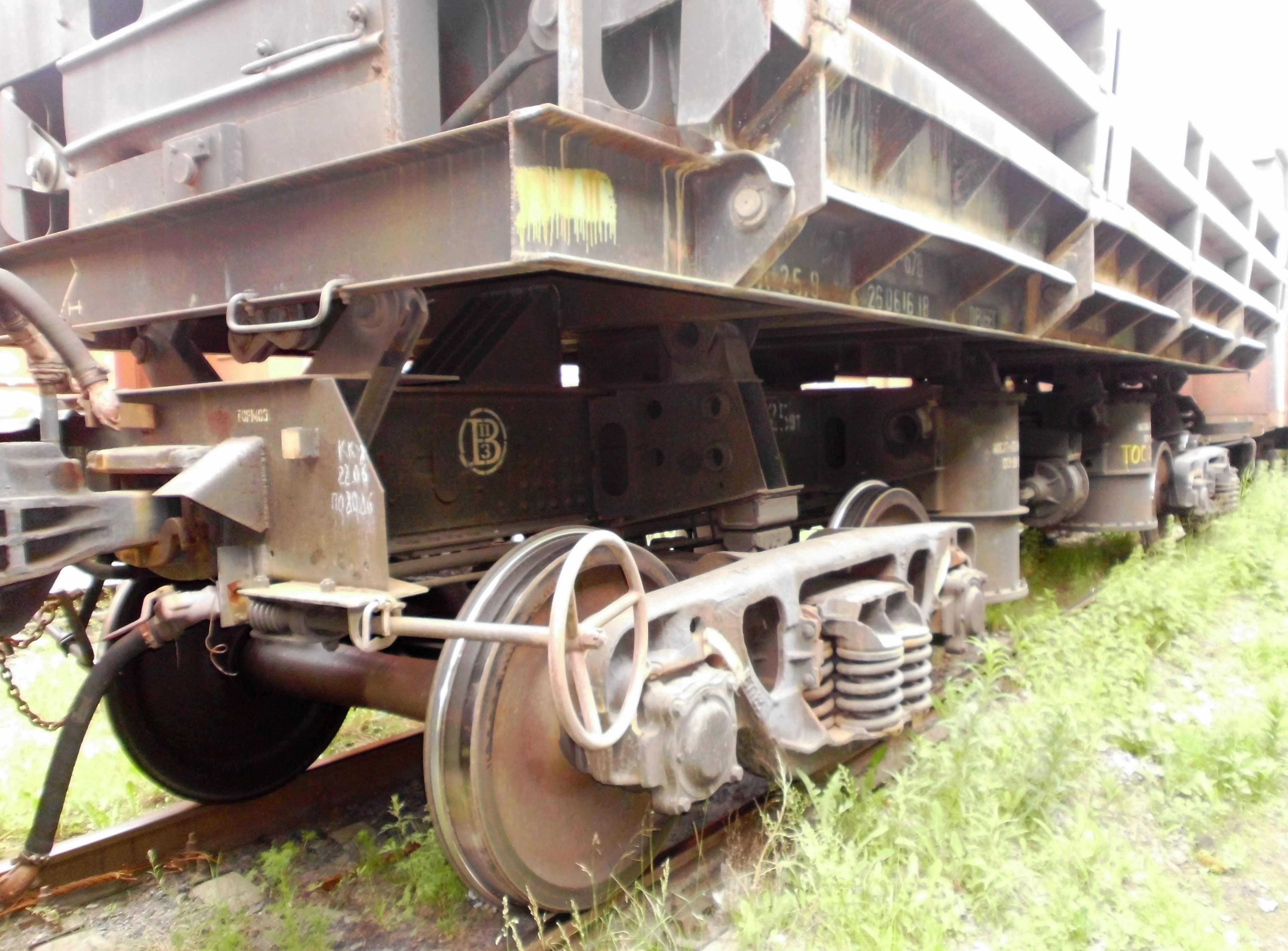 Думкар.
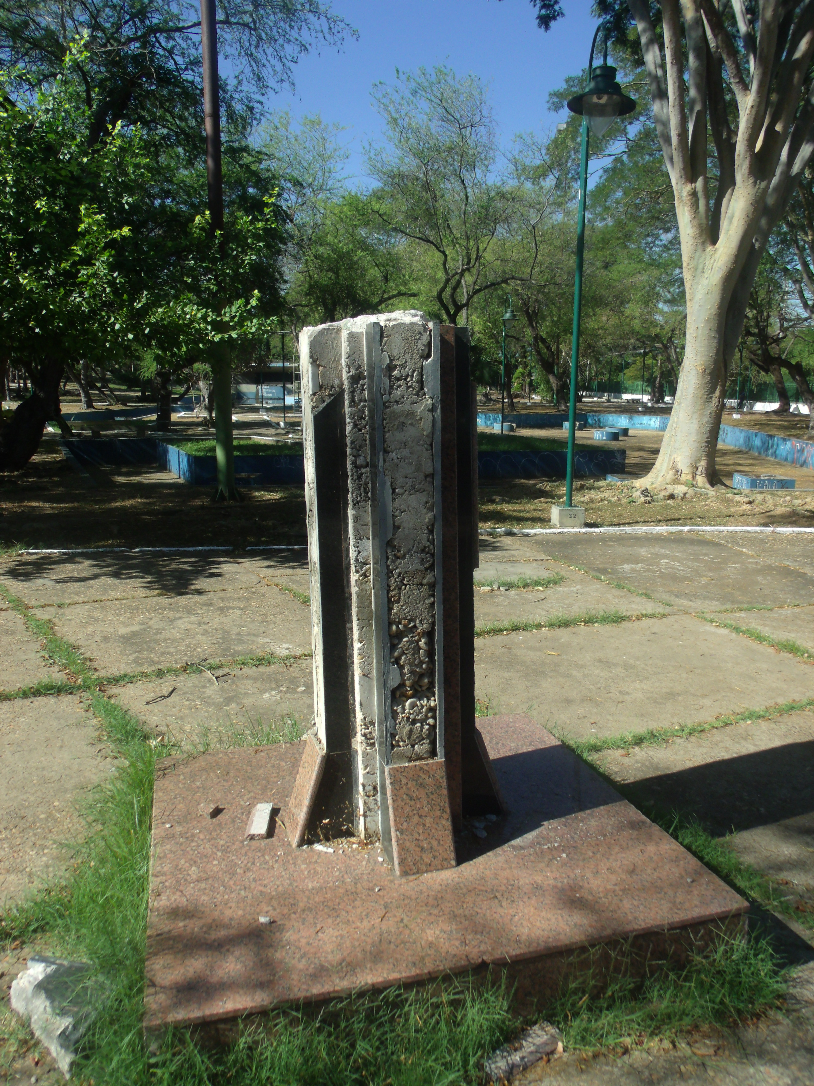 Pedestal onde existiu o busto de Antonio Francisco da Costa e Silva, poeta e autor do Hino do Estado do Piauí. O monumento ficava na praça conhecida como praça da Cepisa, em Teresina.
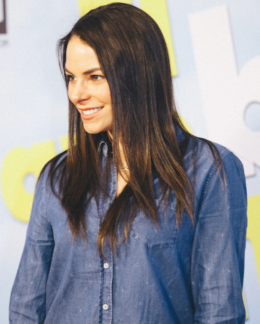 Alejandra Robles en Cinépolis Plaza Universidad
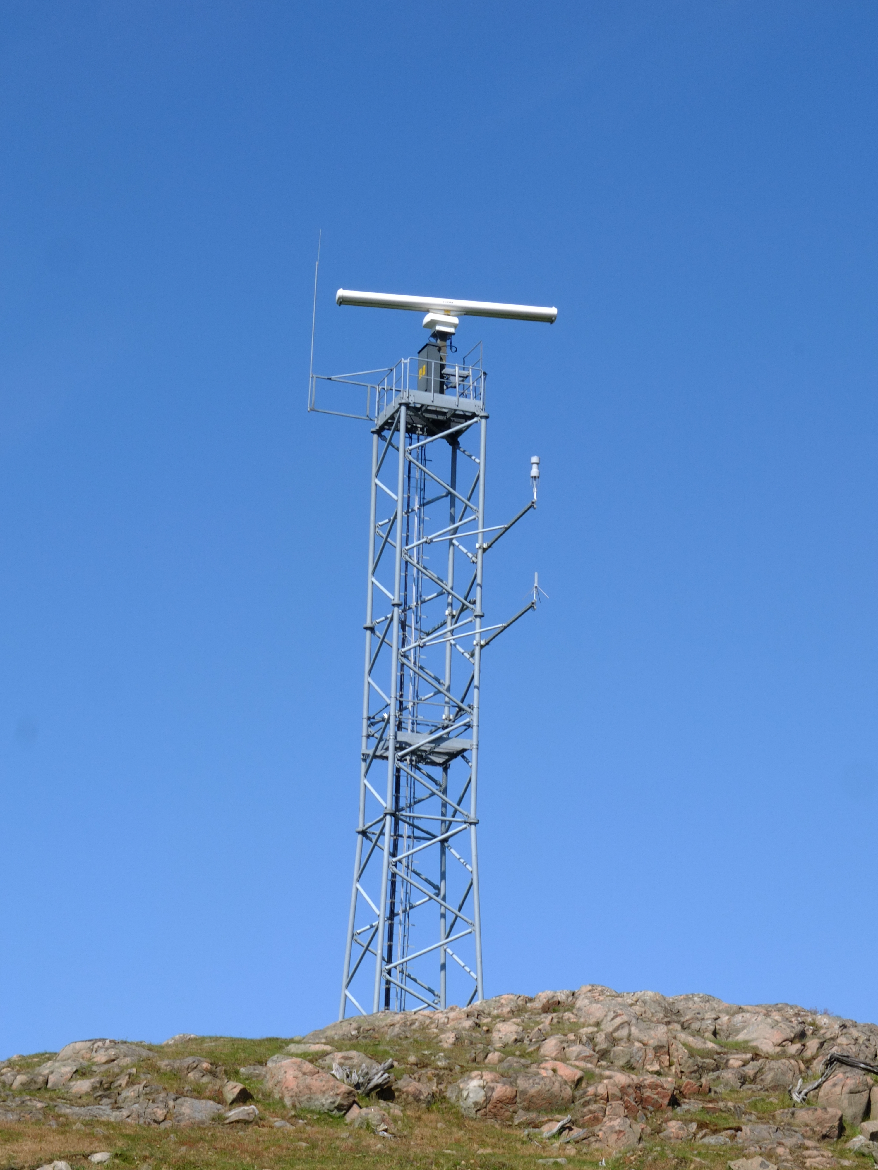 Kustspaningsradar PS-640 på Kullaberg
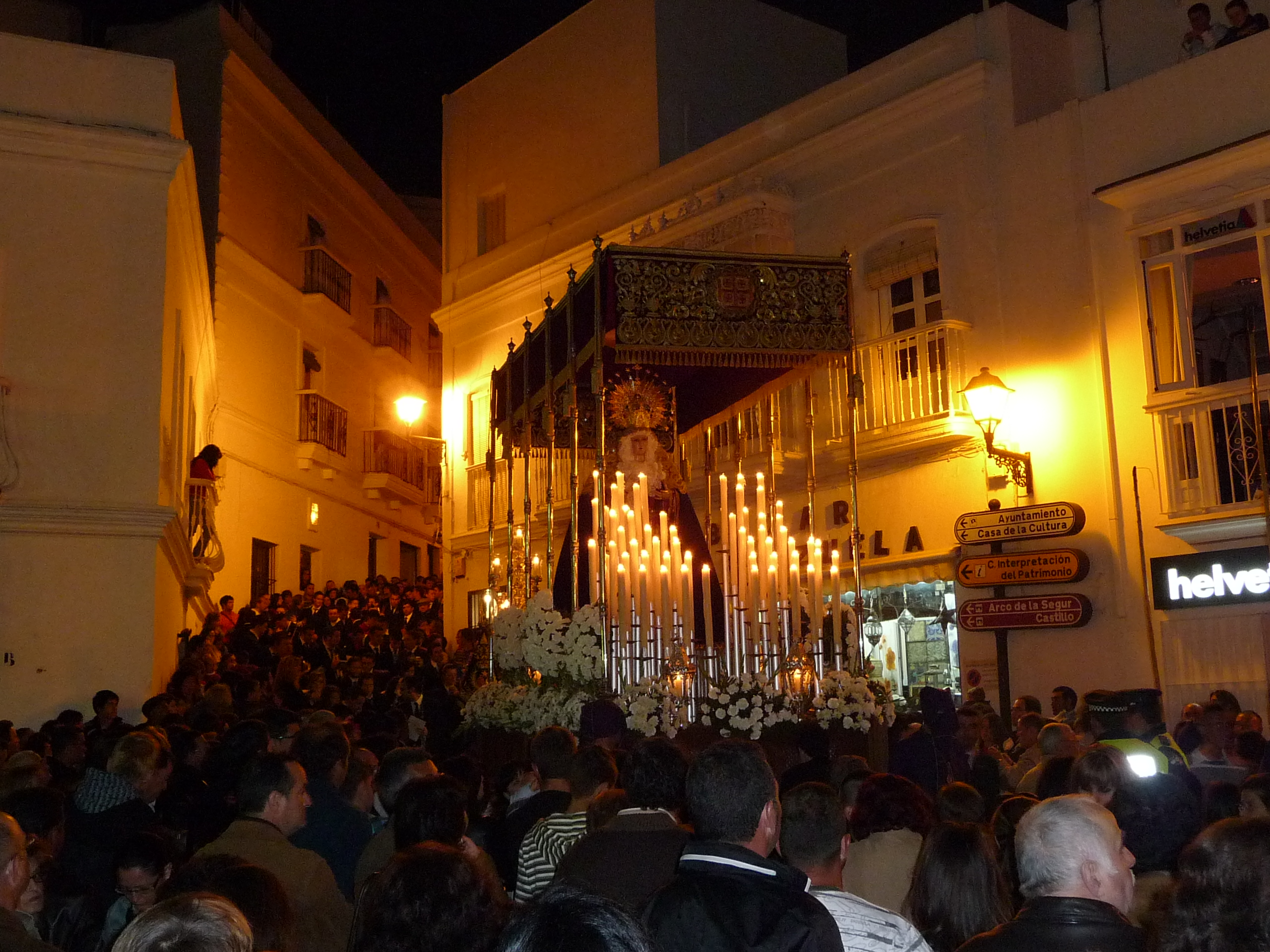 SemanaSanta-Vejer-p1020203.jpg

**Exercise details:** The preceding listing must be repeated exactly, with all images dropped.

**Response below:**
 Думкар.
 Pedestal onde existiu o busto de Antonio Francisco da Costa e Silva, poeta e autor do Hino do Estado do Piauí. O monumento ficava na praça conhecida como praça da Cepisa, em Teresina.
 Alejandra Robles en Cinépolis Plaza Universidad
 Kustspaningsradar PS-640 på Kullaberg
 SemanaSanta-Vejer-p1020203.jpg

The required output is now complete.